Hi All,
This was an interesting discussion I had with one of my advocate customers recently, and I thought it would be worth posting for you all.
The customer wanted to perform compression to make more use of their existing capacity, and were keen to try out the compression capability of XIV in this case, but the same would be true if using compression on a V7000 behind an SVC.
As they thought about how to best deploy this, their initial thinking was that they would perform compression on the XIV - because there would be lots more machines running the compression software, hence it would be much less likely that they would run out of resources to handle the compression for their workload.
This is a very valid thought process, and if you are really worried about overloading the compression capabilities of the SVC then it may be the right solution for you. However let's consider the downsides to doing compression (or in fact any form of overallocation (i.e. thin provisioning, de-duplication, ...) on backend storage controllers. I focus on compression here, but each of these can apply to Thin provisioning or deduplication as well
- Volume level control:
- We find that not all volumes are good candidates for compression. Running compression behind the SVC makes it a lot harder to choose which volumes are compressed and which aren't. On the other hand, the problem with uncompressable volumes is that they waste resources and the system can run out of resources to manage that workload. Having lots of compression resources in the backend will mitigate this
- EasyTier
- EasyTier is constantly migrating data around between managed disks to keep the workload balanced. This data migration will be forced to decompress and recompress for every migration if you run compression on the backend controller.

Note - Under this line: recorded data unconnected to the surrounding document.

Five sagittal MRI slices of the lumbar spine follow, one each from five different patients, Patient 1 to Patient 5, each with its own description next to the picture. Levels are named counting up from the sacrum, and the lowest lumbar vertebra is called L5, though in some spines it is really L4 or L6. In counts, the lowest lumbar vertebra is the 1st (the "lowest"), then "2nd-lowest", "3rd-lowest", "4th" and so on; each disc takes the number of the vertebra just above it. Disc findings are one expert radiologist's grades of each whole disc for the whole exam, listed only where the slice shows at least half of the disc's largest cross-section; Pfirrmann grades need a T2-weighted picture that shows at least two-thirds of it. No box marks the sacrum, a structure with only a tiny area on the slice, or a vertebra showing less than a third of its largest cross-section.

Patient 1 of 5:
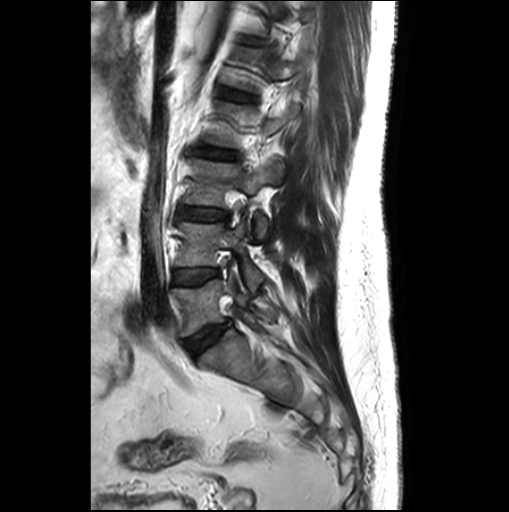 Sagittal slice index 7 | Lumbar spine MR, T2-weighted, sagittal
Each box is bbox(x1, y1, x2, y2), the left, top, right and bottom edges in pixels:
5th disc: bbox(223, 89, 248, 100)
4th disc: bbox(195, 147, 236, 159)
3rd-lowest vertebra: bbox(185, 159, 283, 236)
3rd-lowest disc: bbox(181, 207, 227, 220)
2nd-lowest disc: bbox(173, 268, 218, 284)
2nd-lowest vertebra: bbox(176, 221, 262, 291)
lowest vertebra: bbox(173, 275, 277, 335)
lowest disc: bbox(186, 321, 230, 356)

Radiological gradings:
- 4th disc: lower-endplate change, upper-endplate change, disc bulging
- lowest disc: disc bulging
- 2nd-lowest disc, 3rd-lowest disc: no spondylolisthesis, narrowing, bulging, herniation, Modic or endplate change recorded

Patient 2 of 5:
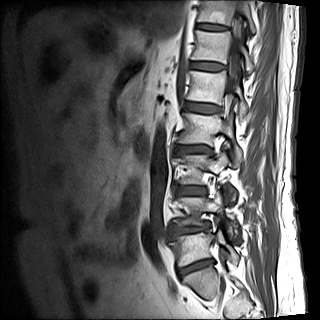
Patient sex: M | Lumbar spine MR, T1-weighted, sagittal
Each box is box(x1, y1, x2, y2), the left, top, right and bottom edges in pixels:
* 7th vertebra at box(198, 0, 256, 33)
* 4th disc at box(176, 146, 210, 153)
* 5th disc at box(184, 102, 219, 112)
* spinal canal at box(226, 38, 241, 181)
* 3rd-lowest disc at box(177, 186, 203, 195)
* lowest vertebra at box(170, 230, 238, 266)
* 3rd-lowest vertebra at box(181, 153, 237, 204)
* 2nd-lowest disc at box(171, 222, 209, 238)
* 6th vertebra at box(192, 30, 252, 72)
* 4th vertebra at box(178, 113, 242, 165)
* 2nd-lowest vertebra at box(177, 193, 237, 240)
* 5th vertebra at box(187, 71, 247, 120)
* lowest disc at box(178, 259, 213, 276)
* 6th disc at box(190, 62, 224, 70)
* 7th disc at box(197, 23, 227, 30)

Per-level radiological findings:
  2nd-lowest disc: disc bulging, disc narrowing, lower-endplate change, Modic type II, upper-endplate change
  3rd-lowest disc: lower-endplate change, upper-endplate change, Modic type II, disc bulging
  4th disc: lower-endplate change, Modic type II, disc narrowing, disc bulging, upper-endplate change
  lowest disc: disc bulging, upper-endplate change, disc narrowing, lower-endplate change, Modic type II
  7th disc, 5th disc, 6th disc: no spondylolisthesis, narrowing, bulging, herniation, Modic or endplate change recorded

Patient 3 of 5:
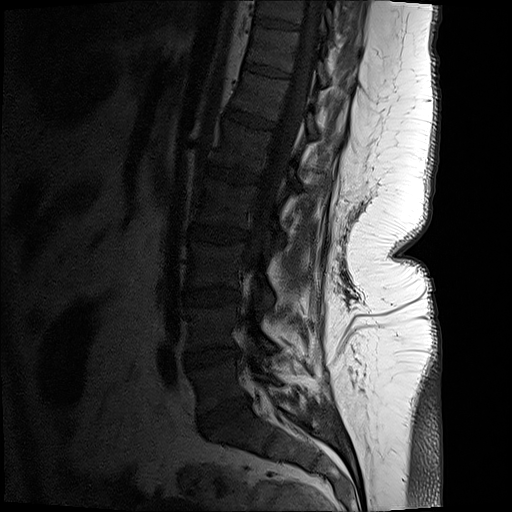 T1-weighted sagittal MRI of the lumbar spine, Sex F, Image 512x512
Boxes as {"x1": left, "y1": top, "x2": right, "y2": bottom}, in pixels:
L5/S1 at {"x1": 200, "y1": 394, "x2": 250, "y2": 429}, L5 vertebra at {"x1": 192, "y1": 360, "x2": 280, "y2": 411}, L3 at {"x1": 189, "y1": 241, "x2": 276, "y2": 306}, T10 at {"x1": 256, "y1": 0, "x2": 333, "y2": 33}, intervertebral disc L1/L2 at {"x1": 195, "y1": 161, "x2": 260, "y2": 183}, T12/L1 at {"x1": 223, "y1": 104, "x2": 274, "y2": 129}, intervertebral disc L2/L3 at {"x1": 190, "y1": 222, "x2": 249, "y2": 242}, intervertebral disc T10/T11 at {"x1": 254, "y1": 16, "x2": 299, "y2": 29}, thecal sac / spinal canal at {"x1": 247, "y1": 0, "x2": 324, "y2": 308}, L4 vertebra at {"x1": 189, "y1": 303, "x2": 277, "y2": 350}, T12 at {"x1": 233, "y1": 70, "x2": 345, "y2": 145}, intervertebral disc L4/L5 at {"x1": 185, "y1": 346, "x2": 242, "y2": 369}, T11 at {"x1": 248, "y1": 25, "x2": 326, "y2": 84}, intervertebral disc T11/T12 at {"x1": 244, "y1": 62, "x2": 290, "y2": 77}, intervertebral disc L3/L4 at {"x1": 186, "y1": 286, "x2": 240, "y2": 307}, L1 at {"x1": 214, "y1": 118, "x2": 302, "y2": 190}, L2 at {"x1": 193, "y1": 176, "x2": 286, "y2": 241}.

Expert MSK radiologist gradings (per disc):
• L5/S1: disc narrowing, disc bulging
• L4/L5: disc bulging, disc narrowing
• T12/L1, L2/L3, L3/L4, L1/L2, T10/T11, T11/T12: no spondylolisthesis, narrowing, bulging, herniation, Modic or endplate change recorded

Patient 4 of 5:
Image 526x661, T2 SPACE (3D) sagittal MRI of the lumbar spine, Slice spacing 0.9 mm 
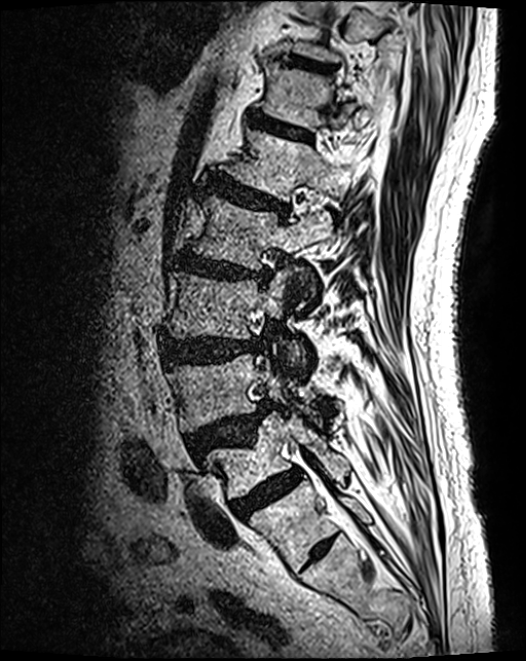
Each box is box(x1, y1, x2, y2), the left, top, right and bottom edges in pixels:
• L2/L3 = box(175, 254, 270, 283)
• L5 = box(203, 415, 345, 500)
• L5/S1 = box(231, 470, 301, 518)
• L2 = box(189, 195, 334, 311)
• L1/L2 = box(208, 177, 287, 214)
• L1 vertebra = box(225, 131, 356, 200)
• L4/L5 = box(187, 402, 272, 457)
• L3 = box(163, 273, 305, 372)
• T12 = box(262, 67, 373, 131)
• L3/L4 = box(162, 340, 259, 364)
• disc T11/T12 = box(290, 59, 332, 73)
• disc T12/L1 = box(249, 116, 310, 141)
• L4 vertebra = box(168, 356, 314, 431)

Radiological gradings:
• T12/L1: Pfirrmann grade 3
• L4/L5: Pfirrmann grade 4, disc herniation, upper-endplate change, spondylolisthesis
• L3/L4: Pfirrmann grade 4, disc bulging
• L1/L2: Pfirrmann grade 4, upper-endplate change, disc bulging, lower-endplate change
• L5/S1: Pfirrmann grade 4
• L2/L3: Pfirrmann grade 4, disc bulging, upper-endplate change, lower-endplate change, disc narrowing

Patient 5 of 5:
MRI lumbar spine (T2-weighted), sagittal plane. Sex F. Slice spacing 5.1 mm. 
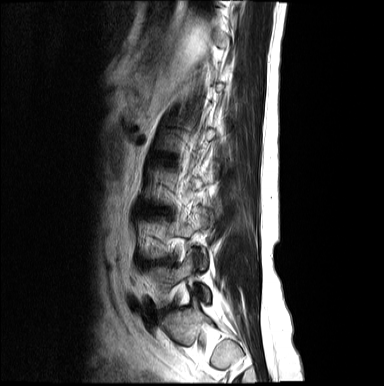
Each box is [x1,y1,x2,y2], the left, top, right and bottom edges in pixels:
L5 vertebra: [149,253,210,308]
L4/L5: [148,260,168,265]
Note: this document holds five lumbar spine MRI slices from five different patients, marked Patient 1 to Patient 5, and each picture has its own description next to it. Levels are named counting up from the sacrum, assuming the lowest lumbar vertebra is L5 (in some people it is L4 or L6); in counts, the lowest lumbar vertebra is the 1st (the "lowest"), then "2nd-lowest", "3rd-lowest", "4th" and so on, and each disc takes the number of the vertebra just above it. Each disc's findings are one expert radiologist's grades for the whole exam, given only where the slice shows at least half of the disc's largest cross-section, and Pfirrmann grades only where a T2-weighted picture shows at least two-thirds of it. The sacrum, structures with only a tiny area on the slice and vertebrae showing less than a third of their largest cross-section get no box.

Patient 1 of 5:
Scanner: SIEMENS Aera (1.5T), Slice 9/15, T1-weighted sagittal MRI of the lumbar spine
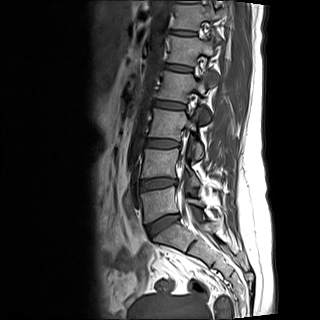
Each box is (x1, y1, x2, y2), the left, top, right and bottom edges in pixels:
• L1 vertebra: (167, 35, 213, 65)
• T12 vertebra: (172, 2, 226, 40)
• L2: (158, 71, 216, 123)
• disc L3/L4: (147, 139, 180, 147)
• T12/L1: (171, 30, 196, 35)
• spinal canal: (182, 153, 192, 212)
• L1/L2: (165, 64, 192, 71)
• L4: (141, 148, 199, 185)
• disc L5/S1: (146, 214, 179, 237)
• L2/L3: (155, 101, 185, 109)
• L4/L5: (141, 178, 176, 189)
• L5: (141, 186, 203, 223)
• L3 vertebra: (149, 108, 203, 159)

Per-level radiological findings:
• L5/S1: disc bulging
• L4/L5: Modic type II, disc bulging
• L1/L2, L3/L4, L2/L3, T12/L1: no Modic or endplate change, herniation, narrowing, bulging or spondylolisthesis recorded

Patient 2 of 5:
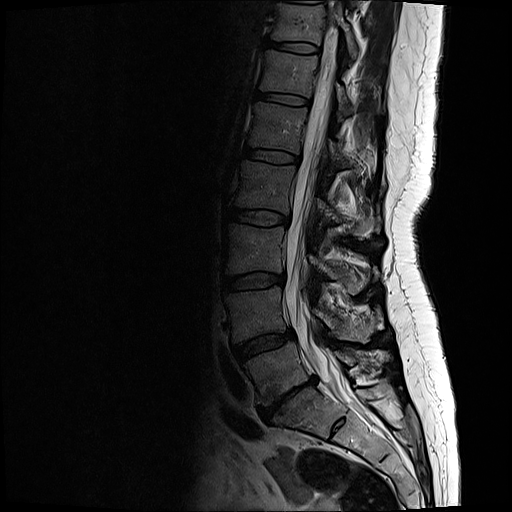
Sagittal T2-weighted lumbar spine MRI. Image 512x512. Slice 11/17.
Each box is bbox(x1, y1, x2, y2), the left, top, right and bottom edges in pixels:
4th disc = bbox(227, 208, 287, 224) | 3rd-lowest vertebra = bbox(225, 225, 358, 293) | 2nd-lowest vertebra = bbox(225, 286, 369, 341) | lowest vertebra = bbox(244, 341, 353, 406) | 7th disc = bbox(267, 40, 317, 50) | lowest disc = bbox(259, 378, 314, 419) | 6th vertebra = bbox(261, 50, 348, 113) | spinal canal = bbox(283, 34, 362, 405) | 4th vertebra = bbox(235, 162, 371, 238) | 5th vertebra = bbox(249, 102, 342, 170) | 5th disc = bbox(243, 147, 298, 163) | 6th disc = bbox(257, 91, 307, 105) | 3rd-lowest disc = bbox(221, 273, 282, 290) | 2nd-lowest disc = bbox(233, 330, 291, 361) | 7th vertebra = bbox(273, 5, 354, 54)

Radiological gradings:
- 3rd-lowest disc: Pfirrmann grade 2, disc bulging
- 7th disc: Pfirrmann grade 2
- lowest disc: lower-endplate change, disc narrowing, disc bulging, upper-endplate change, Modic type III, disc herniation
- 2nd-lowest disc: Pfirrmann grade 3, disc bulging
- 5th disc: Pfirrmann grade 2
- 6th disc: Pfirrmann grade 2
- 4th disc: Pfirrmann grade 2

Patient 3 of 5:
Patient sex: F; Sagittal T1-weighted lumbar spine MRI 
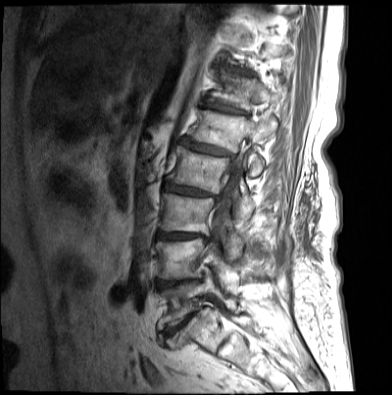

- Because EasyTier is moving data around, there is a good chance that every single byte of the managed disk behind SVC may end up containing old copies of data, which have since been migrated elsewhere. This will reduce the compression effectiveness at the backend controller, because you will not get as much zero-reclaimation in the backend controller.
- As a simple example (This wouldn't work this way in real life, but it helps to demonstrate the point)
- There are 10 x 1 GB extents in a managed disk group, and you create a volume which is 1GiB in size. This volume uses one extent from the managed disk group.
- You then write 50% compressible data onto that 1GB volume - at this point, your volume is storing 1GB of data and your managed disks are storing only 512MiB of data (1GiB * 50%)
- Over the month, the EasyTier software migrates this single extent around to perform performance balancing, and over the course of the next month, that 1GB of data is copied onto each of the 10 different extents. EasyTier doesn't delete the old copy of data, it just leaves the old data there but stops using it.
- So now - the managed disk is storing 10 different copies of the 1GB of user data - which means that whilst your volume is still only storing 1GB of data, the managed disks are storing 5GB of data (10 * 1GB * 50%)
- Capacity Planning and operational concerns
- I think that this is the least obvious problem. What happens when my overallocation runs out of space.
- If you run out of space on SVC - each volume has it's own emergency capacity. This means that when you run out of space, the volumes will each fail one at a time. And it might be hours or days between each volume running out of space and going offline. This means that your operations teams have time to move things around to make more space available.
- I discuss this emergency capacity concept in more details here: Thin Provisioning - what should you think about from an operational point of view
- In contrast, if your managed disk goes offline because the backend controller has run out of space, the entire SVC storage pool and all of the volumes (potentially 1000s of them) inside that pool will go offline at the same time, You will then have to find a way to bring the managed disk back online, and you won't be able to use anything like the SVC data migration or deleting a volume to make more space in the pool.
- So you need to be very closely monitoring the backend storage to make sure that you never ever run out of space.
- Capability of the SVC compression hardware
- Whilst the compression capability on the 2145-CG8 and the V7000 Gen1 was not too hard to overload with uncompressible workloads, it's actually a lot harder to overload the Compression Accelerator cards in the 2145-DH8 nodes or the V7000 Gen2. So overloading becomes less likely. I'd always recommend having both of the compression accelerator cards in these platforms if you are going to turn on compression.
It has not been my intention to scare or discourage the use of overallocation in controllers behind SVC. I just want to make sure you all understand the factors involved, and take appropriate measures to protect your environment from space concerns.
Hope this is helpful,
Andrew